A l’Institut Curie, les chercheurs décortiquent les mécanismes biologiques, génétiques et épigénétiques qui entrent en jeu au moment où la tumeur se forme et se développe. L’enjeu – de taille – est de bloquer les mécanismes le plus précocement possible. Décrypter la complexité de ces phénomènes requiert des recherches pluridisciplinaires, des technologies de pointe et des travaux innovants. Les scientifiques de l’institut mènent de front ces travaux pour apporter des réponses aux patientes et de futures solutions thérapeutiques.

Sur le plan médical, tout est mis en œuvre pour accompagner les femmes. De l’annonce jusqu’à l’après-cancer, des consultations dédiées (annonce, psycho-oncologie…) leur sont proposées pour les aider à faire face.

L’Institut Curie, 1er centre européen de lutte contre les cancers du sein, prend en charge chaque année plus de 7 000 femmes atteintes d’un cancer du sein dont plus de 3 000 nouvelles patientes.
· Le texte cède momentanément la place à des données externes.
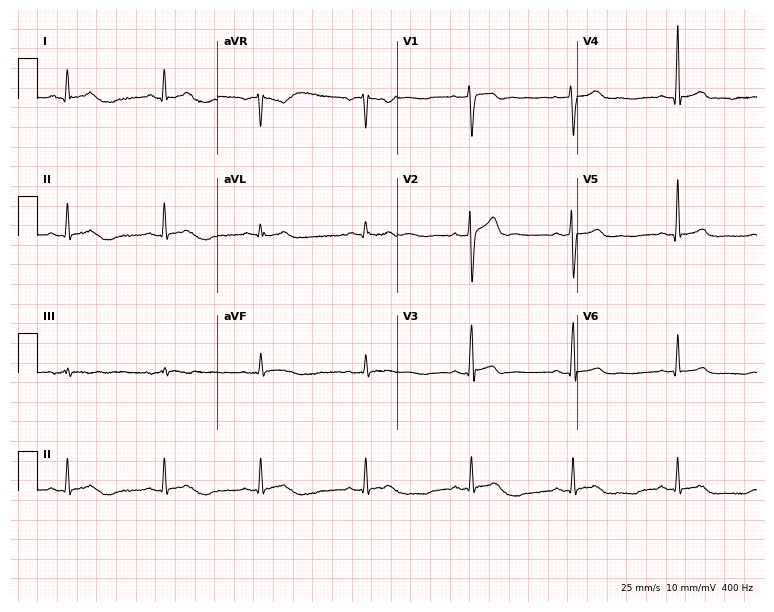
ECG (7.3-second recording at 400 Hz) — a 34-year-old male. Labelled as a normal ECG.
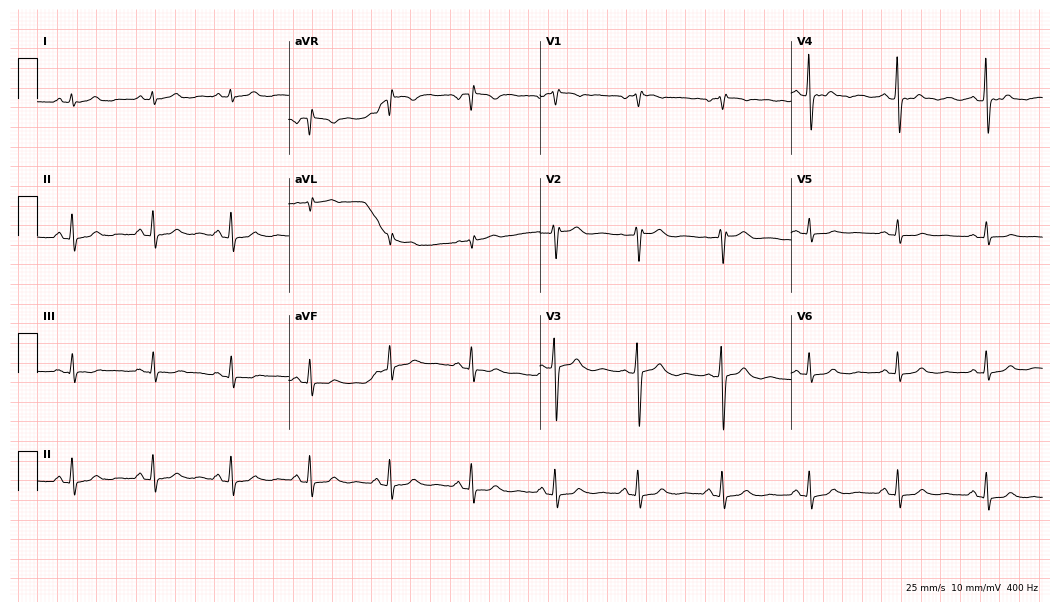
Standard 12-lead ECG recorded from a 49-year-old female. None of these six findings is recorded: first-degree AV block, right bundle branch block (RBBB), left bundle branch block (LBBB), sinus bradycardia, atrial fibrillation (AF), sinus tachycardia. Only these six findings were labelled.
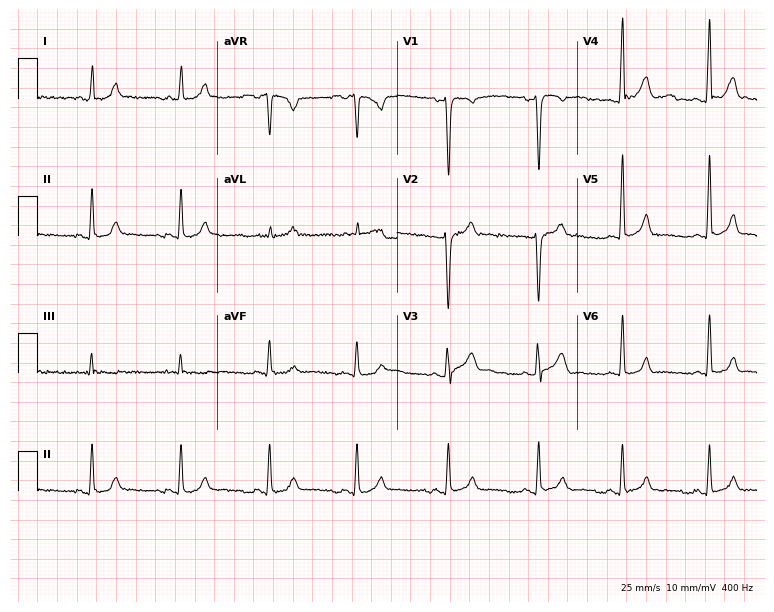
12-lead ECG (7.3-second recording at 400 Hz) from a 30-year-old man. Labelled as a normal ECG.
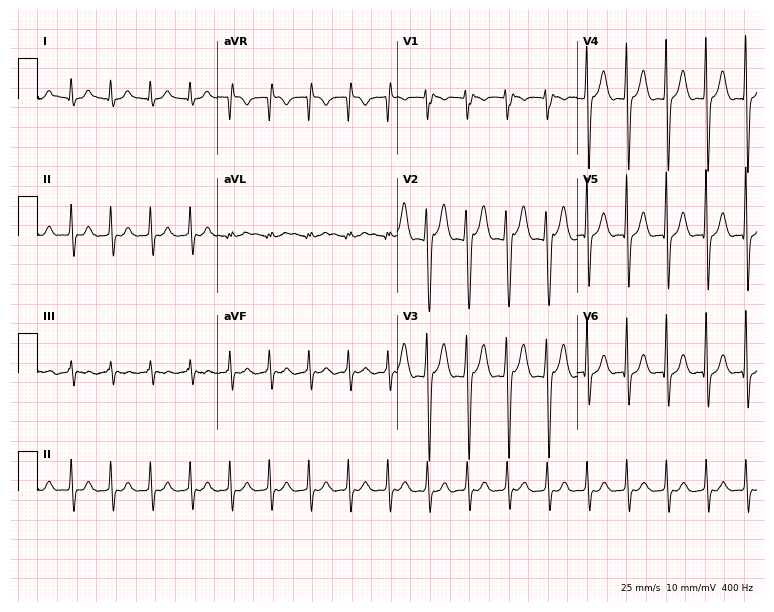
12-lead ECG from a 23-year-old male patient. Shows atrial fibrillation.
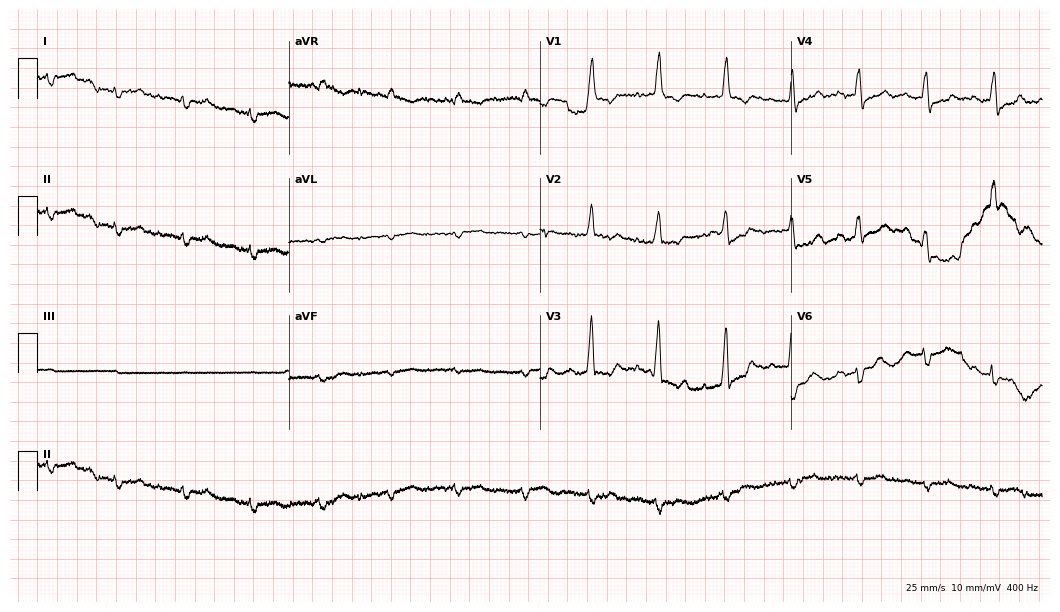
Standard 12-lead ECG recorded from an 84-year-old man. None of these six findings is recorded: first-degree AV block, right bundle branch block, left bundle branch block, sinus bradycardia, atrial fibrillation, sinus tachycardia.
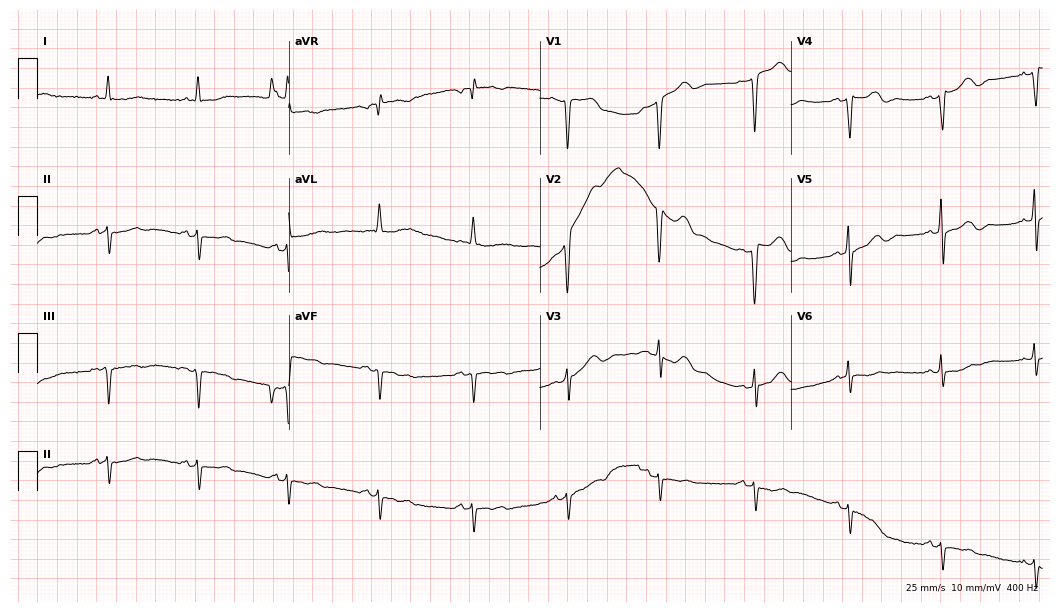
ECG — an 85-year-old male. Screened for six findings — first-degree AV block, right bundle branch block (RBBB), left bundle branch block (LBBB), sinus bradycardia, atrial fibrillation (AF), sinus tachycardia — none is recorded.
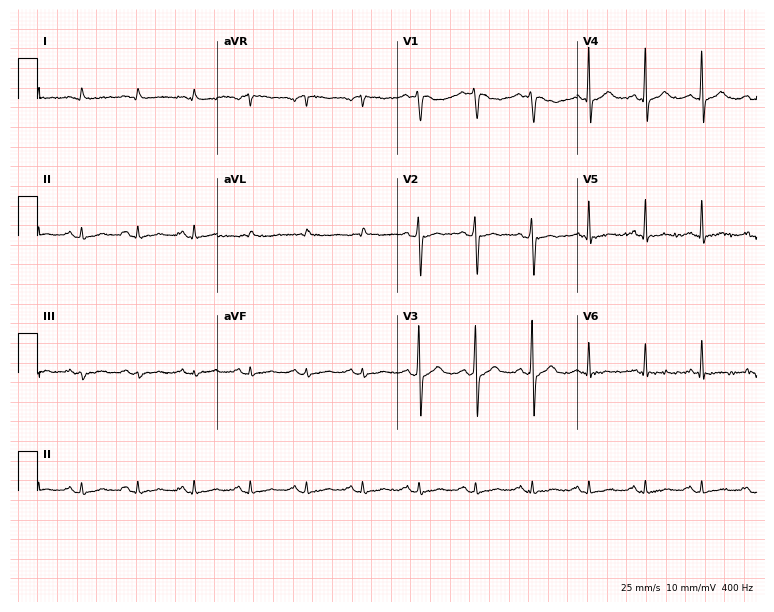
12-lead ECG (7.3-second recording at 400 Hz) from a woman, 80 years old. Screened for six findings — first-degree AV block, right bundle branch block, left bundle branch block, sinus bradycardia, atrial fibrillation, sinus tachycardia — none is recorded.
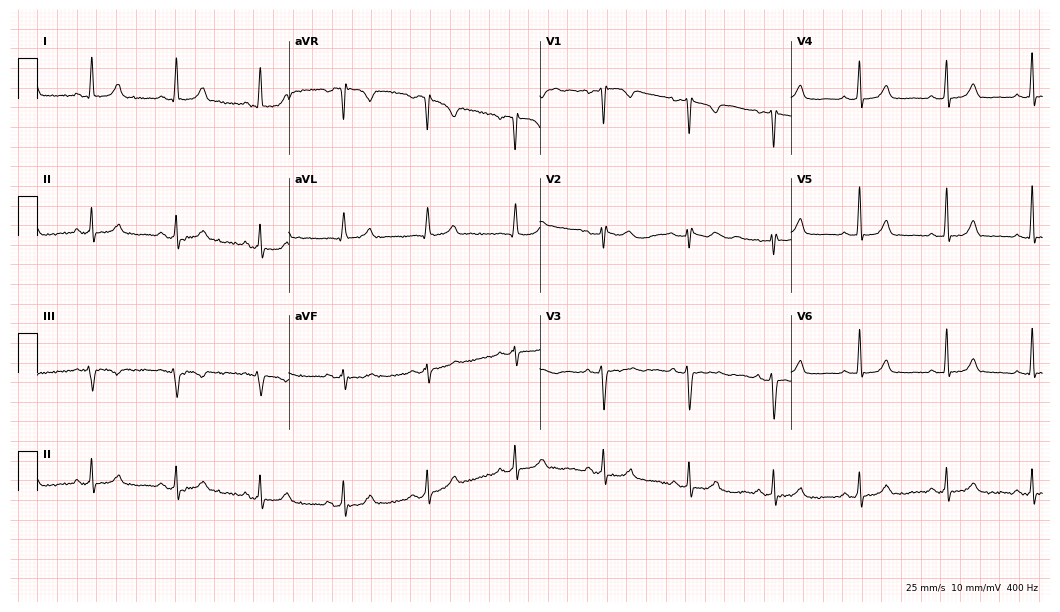
12-lead ECG (10.2-second recording at 400 Hz) from a woman, 43 years old. Labelled as a normal ECG.
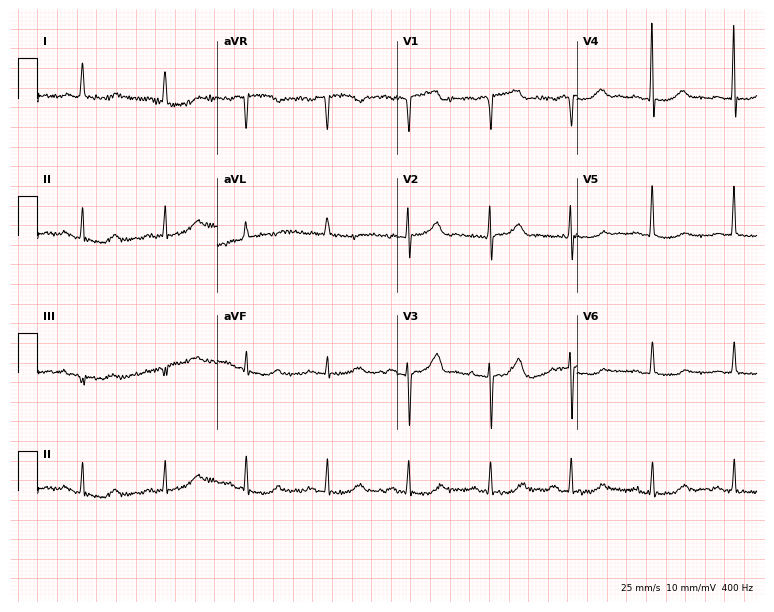
12-lead ECG from a female patient, 80 years old (7.3-second recording at 400 Hz). No first-degree AV block, right bundle branch block, left bundle branch block, sinus bradycardia, atrial fibrillation or sinus tachycardia recorded for this tracing.
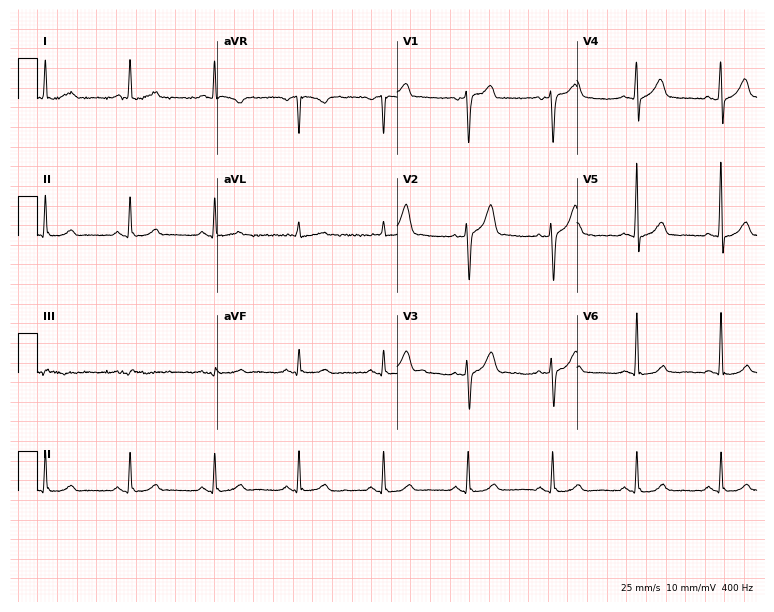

C’est tout l’intérêt de l’Institut Curie : les chercheurs sont au cœur des problématiques des médecins, donc des patientes. La question de l’origine des cancers les animent chaque jour. La compréhension des tout premiers évènements à l’origine du cancer est absolument primordiale car les enjeux et les perspectives sont considérables en matière de prévention, de diagnostic très précoce, avant même l’apparition des signes cliniques de la maladie, mais aussi de prise en charge thérapeutique pour nos patientes

Explique le Pr Alain Puisieux, directeur du Centre de recherche de l’Institut Curie

Comprendre les cancers du sein pour mettre au point les traitements de demain

Identifier l’origine du cancer de chaque patiente est un enjeu fort à l’Institut Curie. C’est une étape indispensable pour faire de la prévention, des diagnostics précoces, adapter les traitements et optimiser toujours plus les chances de guérison.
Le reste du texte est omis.